C’est bizarre, pensait-il souvent. Il n’y a pas si longtemps, on voyait cela partout, dans les rayons des magasins destinés à Madame, dans les publicités des journaux, sur les séchoirs aux alentours des maisons. Tout cela avait disparu à son grand regret, au profit de la mode. Et pourtant, il se rappelait aussi qu’il n’y prêtait pas grande attention, juste un regard rapide comme celui qu’il se permettait à travers la vitrine du magasin de lingerie.

Malgré tout, depuis quelques temps, il avait remarqué que les choses n’étaient plus aussi radicales, quelques articles dans la presse saluaient un retour de la lingerie coquine, du moins c’est comme cela qu’on l’appelait maintenant. Semblant de certitude pour lui, cette boutique dans la rue n’était pas ancienne, elle avait ouvert ses portes récemment. Sans que la clientèle s’y presse, il avait vu quelquefois des dames y entrer ou en sortir, le laissant songeur sur les achats qu’elles pouvaient aller y faire ou avoir fait.

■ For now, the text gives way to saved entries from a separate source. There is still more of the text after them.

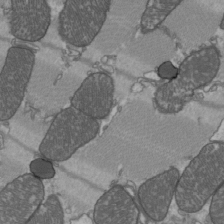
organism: C57BL Mouse
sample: Heart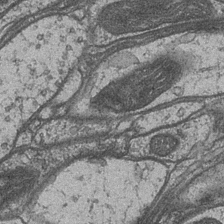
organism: Drosophila
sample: Optic medulla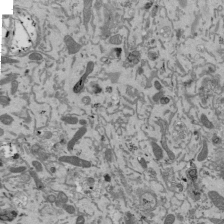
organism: Mouse
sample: ED-1 cell nuclei; centrioles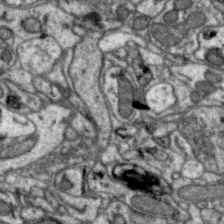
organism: Zebra finch
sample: Brain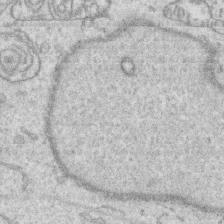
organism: Human
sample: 1205lu cells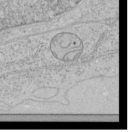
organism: Human
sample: Mitochondria in HCT116 cells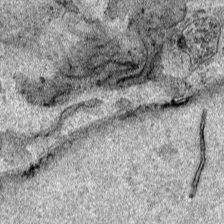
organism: Human
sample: Mitochondria in HCT116 cells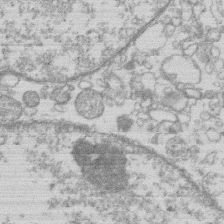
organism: Human
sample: Macrophage cells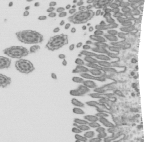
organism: Mouse
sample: Mouse epididymis efferent ductule cilia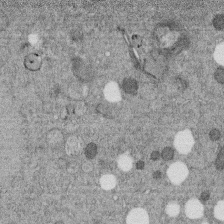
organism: C. elegans
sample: C. elegans embryo early stage

Il se prenait même à rêver que les dames en jupes qu’il croisait dans la rue étaient clientes de cette boutique, prémices d’un nouvel âge d’or.

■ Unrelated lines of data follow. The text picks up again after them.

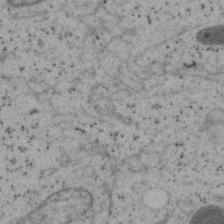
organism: Human
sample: HeLa cells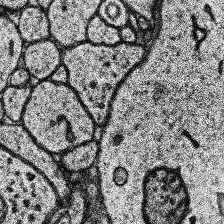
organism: Human
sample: Temporal Lobe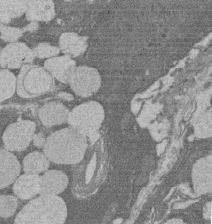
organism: Rat
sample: Salivary granule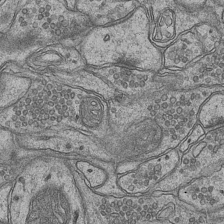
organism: Mouse
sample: CA1 Hippocampus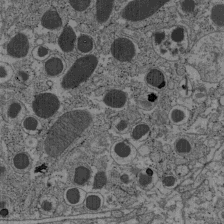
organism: C57BL Mouse
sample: Pancreatic islet

Cela il n’en savait rien, tout au plus, il avait mené sa propre enquête, bien innocemment, en feuilletant les nombreux catalogues que sa femme, décédée l’année précédente, recevait toujours. Il est vrai que les porte-jarretelles n’y figurèrent plus pendant longtemps. Seule la lingerie fonctionnelle avait remplacé ces délicieuses petites choses qui rendaient les femmes si jolies, tout au plus un peu de dentelle parcimonieuse rappelait encore le bon temps. Mais il fut ravi de constater que les dernières éditions de ces publications de mode permettaient aux porte-jarretelles d’y faire une première et timide réapparition, même assez conséquente dans l’une d’entre-elles.

Pourtant un soir à la nuit tombée, alors qu’il rentrait un peu tardivement de son boulot, il vit une de ses collègues de travail, Christine, qui sortait de la boutique. Imaginant sans en être sûr, que si elle l’apercevait elle se trouverait gênée, il s’arrêta et fit semblant de contempler l’étalage d’un magasin de primeurs. Par chance, elle s’éloigna dans la direction opposée, lui évitant sans doute une rencontre à laquelle il ne tenait pas vraiment.

Il reprit sa marche et passa devant la fameuse boutique, en jetant son regard devenu habituel sur l’étalage de la vitrine, illuminé par deux spots qui mettaient en valeur sa présentation. Aussitôt, son cœur s’accéléra. Depuis plusieurs jours, un magnifique porte-jarretelles rouge attirait son attention plus que de raison, il avait un faible pour cette couleur. Pas plus tard qu’en début d’après-midi, il était encore en vitrine, mais il constata qu’il avait disparu, sans doute acheté par une cliente. Mais justement, un doute il en avait un, et si c’était sa collègue de travail qui l’avait accaparé pour des envies de séduction ?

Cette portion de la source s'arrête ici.